I could not tell by the film
I could not tell by the film if it were in a loop or a circle.  It apperared to be like the letter O.
Angela Lee
We do not have an IR and I
We do not have an IR and I cannot rewire the small catheters that I use.  Nor do I relish the prospect of replacing a neonatal or pediatric PICC if I can avoid it.  I have had the occasional PICC to loop in the axillary vein, the subclavian vein and even in the SVC as well as the tip being in the jugular.  In most of these cases I have found they will correct themselves in time.  For some reason power flushing does not seem helpful for me in repositioning tips--I don't know if that's because of the size of catheters and the inability to get very forceful flushes or for another reason.   In any case, I have waited as long as overnight and in two cases-two days ( the patients had other access) for the lines to unloop or tips to reposition.  Usually that occurs in a few hours, however. I have found that the more distal the loop the less likely it is to spontaneoulsy straighten.  It's also a judgement call for me--I can usually tell those that are not likely to correct vs when it's worth it to wait it out. 
Karen Day
Karen Day's picture
I have actually had this

I have actually had this happen a couple of times.  I have tried several different techniques - most of which worked and one or two I had to send to IR.

 the first thing we have done is power flush, this has been successful.  We have also connected normal saline at a rate of 50 - 100cc per hour and repeated CXR in 2 hours and have found the loop to work its way out.  We have left them overnight as well and they have worked out also.

I can understand the difficulty in doing the power flush in small, peds catheters - but maybe the last two options would work.


rivka livni
Speaking only about the

Speaking only about the adult population.

The Axila vein is too far out for power flushing to un-loop in most cases.

As a PICC nurse, you should learn and know how to exchange over a wire, if you have not done it yet.

When evaluating a "loop" or "circles" you should pay attention to two points:

a. Is the catheter tip pointing against the blood stream (those are more successful in power flushing), or with the blood stream (hader to un-loop)

b. Is the loop in danger to create a knot, if attempted to un-loop. Those who can create a knot, should be exchanged.

When un-looping using power flush,for any loop, it is very helpful to have the patient do a deep long Val-Salva and when they exhale immediatly power flush.

I have fliped loops from Subclavia, Brachiocephalic, IJ, and Azygus, but never saw a loop in Axila, my understanding of Anatomy says it is too far out in the peripheral. I would also not leave an Axila loop overnight for fear that it may creat a throbus, due to the small vein diameter being crowded with that loop.

Mike Brazunas
It would be great if you

It would be great if you could learn how to do a catheter exchange. It helps a great deal in situations like this.  It also helps with many other PICC issues; pulled out of the SVC, single to dual, non-blood occlusions on dual lumens (you use the good lumen) or malposition. 
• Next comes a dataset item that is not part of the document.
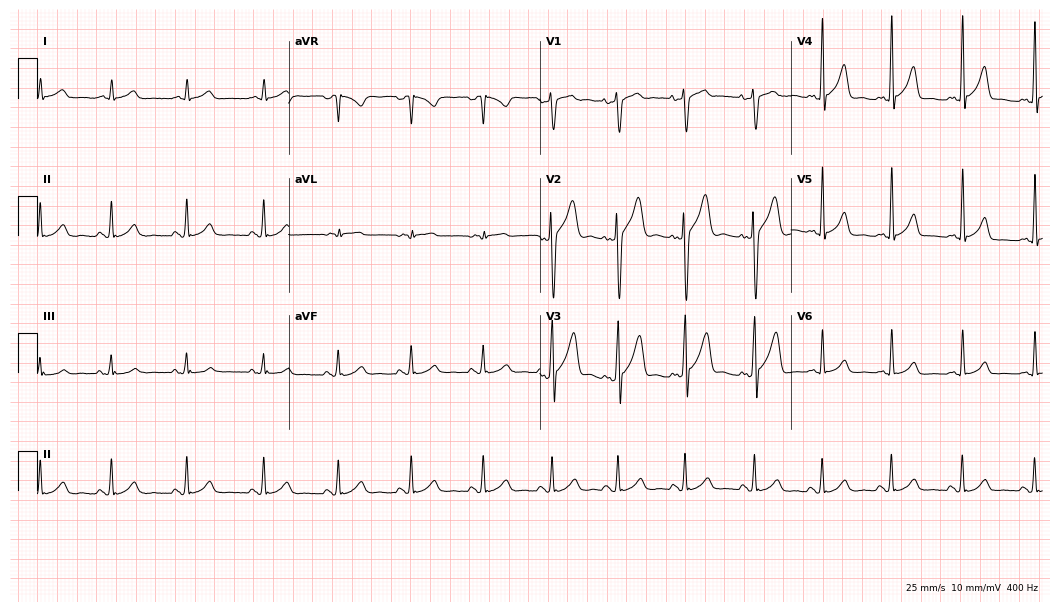
Resting 12-lead electrocardiogram. Patient: a man, 31 years old. Read as a normal ECG.

Of course you have to be VERY careful (I could tell you some stories I've heard!) but it is a great tool to have once you've been taught.


Mike Brazunas RN


barbara bonito
At the 1st COVAN meeting in

At the 1st COVAN meeting in Dec. we were given a handout showing different positions to use when flushing to correct malpositioned PICCs.  I wish I knew who to thank for this....our entire PICC team uses it now and find it to be successful 80 to 90% of the time.  We remove the caps from the PICC and have 3-4 10cc  flushes lined up and ready to go.  If a double lumen we flush both ports simultaneously.  Unless the patient is able to cooperate fully, a 2nd person is helpful. 
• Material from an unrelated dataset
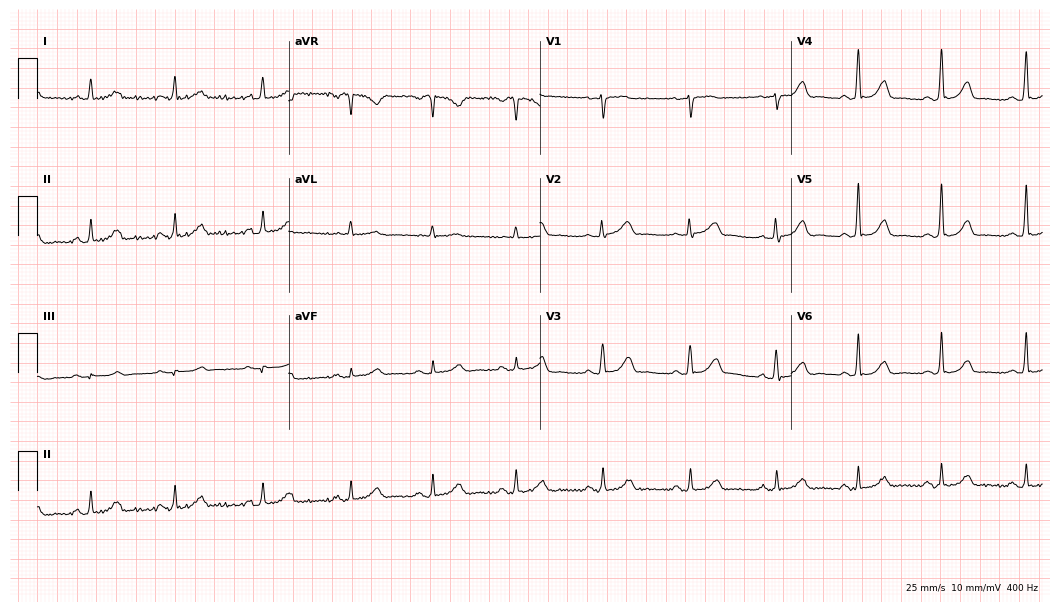
12-lead ECG from a 50-year-old female (10.2-second recording at 400 Hz). No first-degree AV block, right bundle branch block, left bundle branch block, sinus bradycardia, atrial fibrillation or sinus tachycardia recorded for this tracing. Findings outside these six are not listed.

     Sitting position, raise affected arm overhead and have patient take a deep breath and hold and then flush vigorously.   Repeat 3-4 times.
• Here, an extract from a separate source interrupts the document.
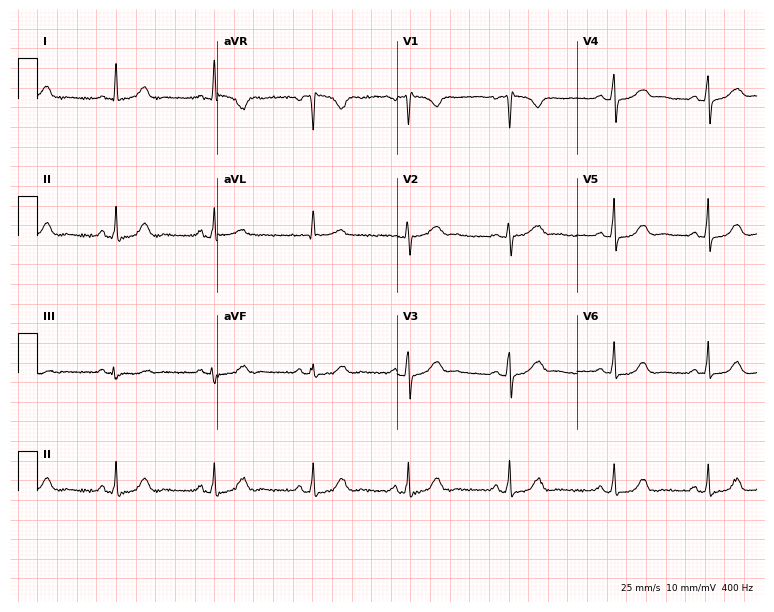
ECG — a 44-year-old woman. Screened for six findings — first-degree AV block, right bundle branch block, left bundle branch block, sinus bradycardia, atrial fibrillation, sinus tachycardia — none is recorded. Findings outside these six are not listed.

     Sitting position, lean forward, deep breath and hold, flush 3-4 times


     Sitting position, lean backward, deep breath and hold, flush 3-4 times


     Lying down on opposite side, raise affected arm, deep breath and hold, flush 3-4 times

Just got one into SVC last week that was looped in the Axillary.  Always surprises us when it works and yet it does!  The only malposition we haven't tried is the mammary.